The paper very candidly wrote down current limitations.
Input resolution is limited. ViT output is capped between 81 to 384 visual information units. For very fine-grained scenes (like counting fingers), the coordinate precision is insufficient. This might be the direct reason for the finger-counting failure in our test the day before yesterday.
Currently, specific trigger words are needed to activate the visual primitive mode. The model cannot yet autonomously decide "I should use my finger for this problem"—someone has to remind it.

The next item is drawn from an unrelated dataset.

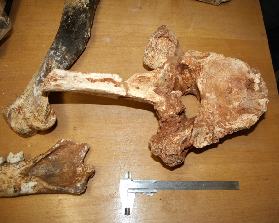 kralješak slona pronađen u jami Vrtare male u Dramlju, Hrvatska
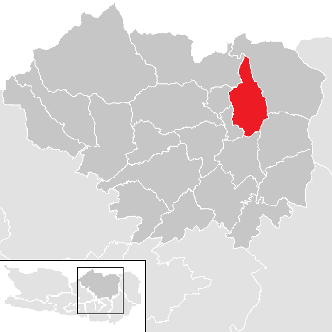 Bezirk Sankt Veit an der Glan

Generalization of topological reasoning is limited. Performance is good on trained maze types, but it can fail when encountering a new spatial structure. Chen Xiaokang also stated in that deleted tweet:
"We're still in the early stages; generalization in complex topological reasoning tasks isn't perfect yet, but we're committed to solving it."
"We're still in the early stages; generalization in complex topological reasoning tasks isn't perfect yet, but we're committed to solving it."
The capabilities shown by DeepSeek's image recognition mode in our test the day before yesterday (inquiring about the publisher's identity, associating the meaning of the whale logo, self-correcting, holding a "mini defense meeting" with itself) are of the same lineage as the thinking method described in this paper. It builds visual anchors in its mind, reasons around them, and backtracks to correct contradictions when encountered.
The finger-counting dizziness was a live demonstration of the Reference Gap. In an image with overlapping fingers, relying purely on language descriptions to distinguish "the third finger from the left" from "the second finger from the right" is destined for confusion—just like you trying to count a crowded group without using your own finger to point.
The direction this paper points to is: the next evolution in multimodal reasoning lies in anchoring mechanisms. DeepSeek matched the effects of others using thousands of tokens with just 90 information units, using the saved computational power entirely to let the model "think while pointing."
The resolution arms race can take a breather. Teaching the model to point its finger is more effective than buying it a more expensive pair of glasses.
This whale, after opening its eyes, has grown a finger. 66.9% maze accuracy is far from perfect, but at least it's diligently walking, unlike the neighbors who are flipping coins.